Execute file creation and file lengthening by writing an undo log entry, then executing the operation, before the end of phase one. Undo the operation if transaction aborts.
Optimize important special cases. For example, page writes do not need to be deferred if the file was created in this transaction.
The transaction log (See FileStoreTransCode1.bravo for more discussion of this)
The log is a stream to a file; log accesses are performed through FilePageMgr. The amount of log buffering in the FilePageMgr implementation may have a large impact on the performance of update transactions.
The log file is used as a circular buffer. Pages of log are formatted so that they can be parsed even in case of an unexpected crash. One simple scheme: each page contains a sequence number that tells the number of times that the page has been written. If a page stamped "i" is followed by a page stamped "i-1", then the page stamped "i" is the last page of the log.
Log activity can be modelled as: there is one read pointer per transaction, a single write pointer shared by all transactions. The read pointers always lag the write pointer.
If protection against any single-page failure is required, then the log must be duplicated on physically separate volumes.
The log may be stored on tape for backup purposes. (Searching a lot of log tapes can be very slow; a backup tape organized for fast access is needed if recovery is to be reasonably fast.)
An interface to the log will be provided so that other programs, such as a database management system, can write their own recoverable actions.
The log map
A volatile data structure (lost in crash.)
Maps [file, page] -> [transaction, log ID] of log record containing data written by transaction on that page.
How various interesting operations are implemented
Write Page
Obtain page lock (U or W mode) if required.
Consult log map. If a committed update (necessarily by another transaction) to this page exists, then read data from log, write the new data through FilePageMgr, and erase the log entry.
Write log record "transaction t wrote data d on page p of file f". Not necessary to force log.
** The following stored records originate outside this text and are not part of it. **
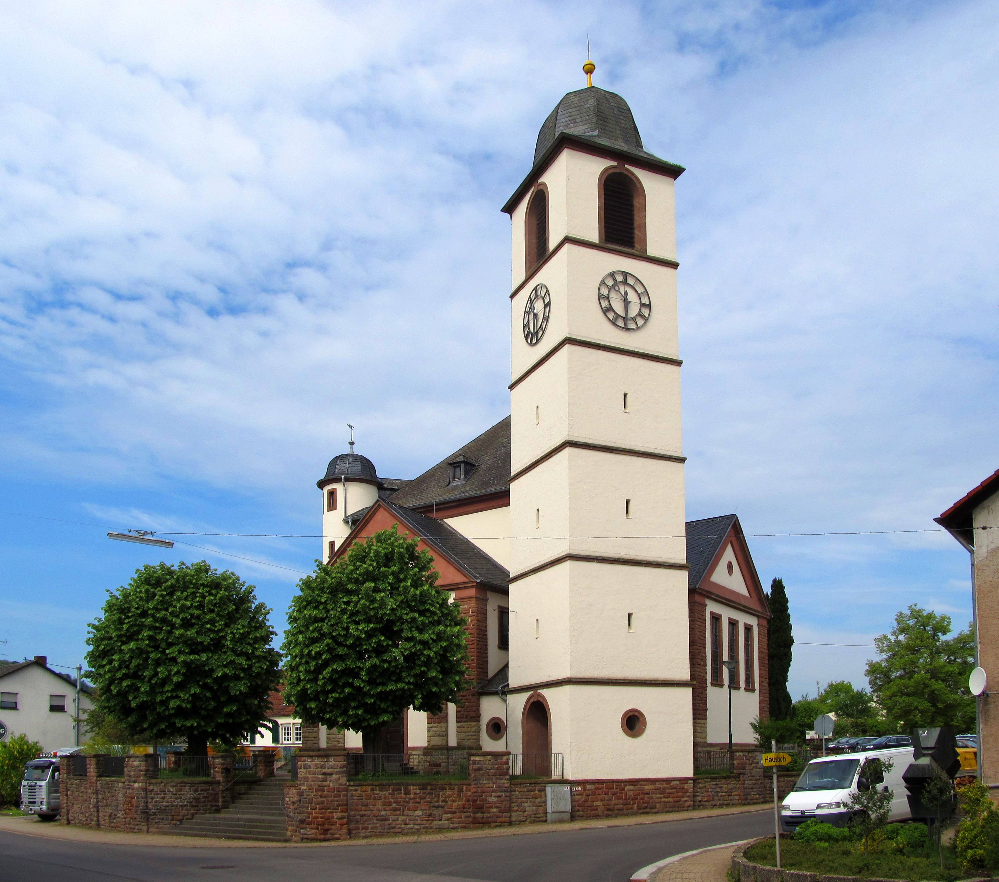 Die katholische Pfarrkirche St. Willibrord in Bachem, einem Ortsteil der Gemeinde Losheim am See, Landkreis Merzig-Wadern, Saarland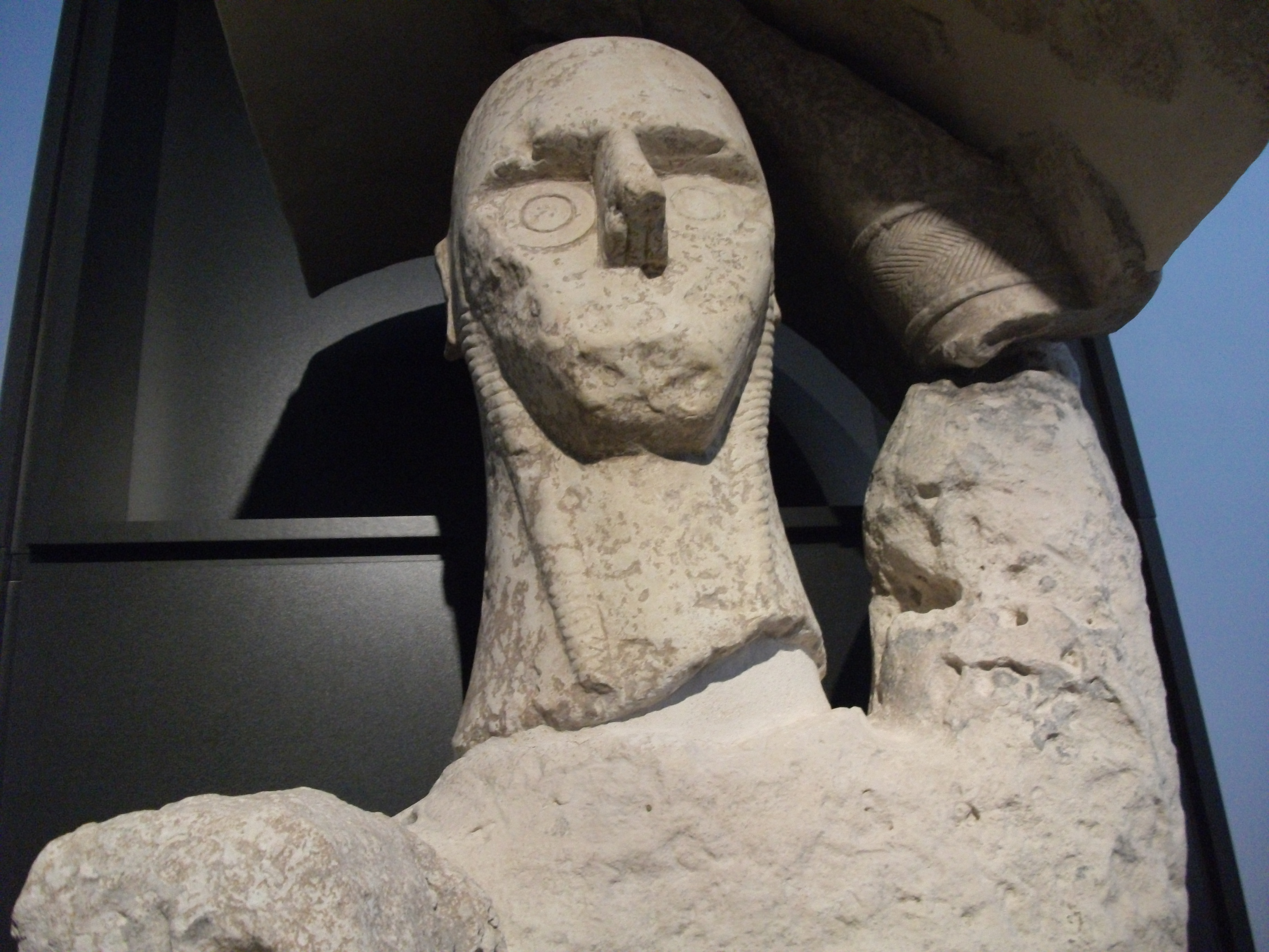 Scultura, Gigante Monte Prama, Pugile, Sinis, Sardegna, Italia civiltà nuragica, preistoria, archeologia, età del bronzo Unknown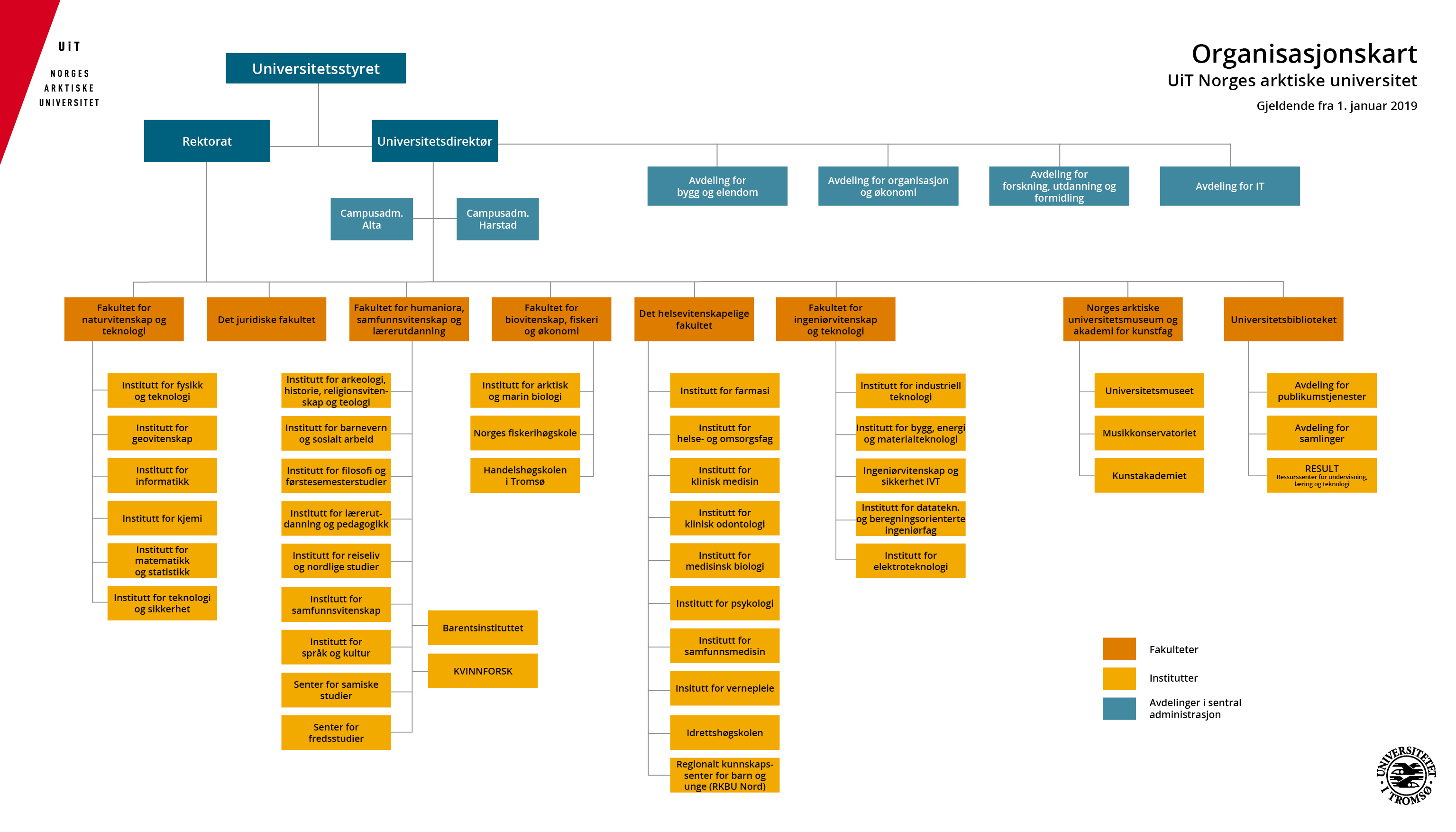 Organisasjonskart UiT fra 2019

Insert entry containing log ID of this log record into the log map.
Read Page
Obtain page lock (R mode) if required.
Consult log map. If a committed update (necessarily by another transaction) to this page exists, then read data from log (and as side effect, perform the write through FilePageMgr and erase the log entry.) If an update from this transaction exists, then read data from log. Otherwise read data from file.
Commit (multiple machine, two-phase case)
Phase one.
Convert all of t’s U mode locks to W mode locks.
Write log record "transaction t is ready". Force log.
Phase two.
Write log record "transaction t is committed". Force log. Mark the volatile representation of t "committed".
Release or downgrade all of t’s locks. (Commit call returns now, but processing continues in a background process.)
Enumerate t’s log map entries. For each entry, read data from log, write data to file.
System checkpoint
Abort any excessively long transactions.
Flush buffers of any pages that represent committed writes performed by excessively old transactions.
Write a log record that identifies (1) all active transactions, (2) the oldest log record that must be consulted to recover from the current state. Force log.
Write the restart record, making it point to the checkpoint just written. Note that restart record is duplicated to tolerate failures during write. After a crash, recovery begins by reading the restart record and finding the most recent checkpoint.